Patients’ Preferences and the Time to Finish Gonadotropin-Releasing Hormone (GnRH) Agonist and Antagonist Injections in Japanese Prostate Cancer Patients
Takashi Kawahara, Akihito Hasizume, Yasuhide Miyoshi, Daiki Ueno, Masanobu Yamazaki, Jun-ichi Teranishi, Kazuhide Makiyama, Hiroji Uemura

TL;DR
The study compares the time and patient burden of GnRH agonist and antagonist injections in Japanese prostate cancer patients.
Contribution
This paper is the first to compare the patient burden of GnRH agonists and antagonists in prostate cancer treatment.
Findings
Degarelix injections took significantly longer to administer compared to other treatments.
Leuprorelin 22.5 mg reduced hospital visits due to its six-month dosing interval.

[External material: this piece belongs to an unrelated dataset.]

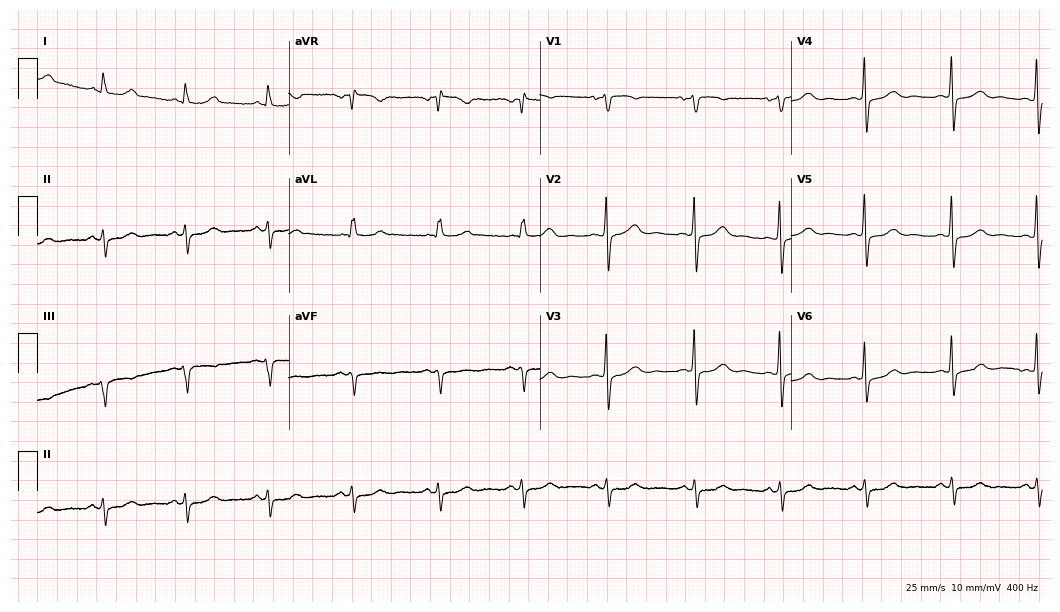
Resting 12-lead electrocardiogram (10.2-second recording at 400 Hz). Patient: a 50-year-old female. None of these six findings is recorded: first-degree AV block, right bundle branch block (RBBB), left bundle branch block (LBBB), sinus bradycardia, atrial fibrillation (AF), sinus tachycardia.

Leuprorelin 22.5 mg was associated with the least patient discomfort.
Abstract
Introduction Currently, androgen deprivation therapy (ADT) plays a key role in treating advanced prostate cancer, particularly in elderly patients. With the advent of gonadotropin-releasing hormone (GnRH) medications, ADT has shifted from surgical to medical castration. While GnRH agonists and antagonists remain mainstream treatments for prostate cancer, there has been no research comparing the burden each drug places on patients. Methods A study conducted at Yokohama City University Medical Center analyzed 851 hormonal injections administered between August 2018 and February 2019. The study evaluated the time from prescription to completion of injection, as well as the perceived physical and mental burden on patients. Results showed that injections of degarelix took significantly longer time to injection than other treatments. Leuprorelin 22.5 mg most effectively reduced…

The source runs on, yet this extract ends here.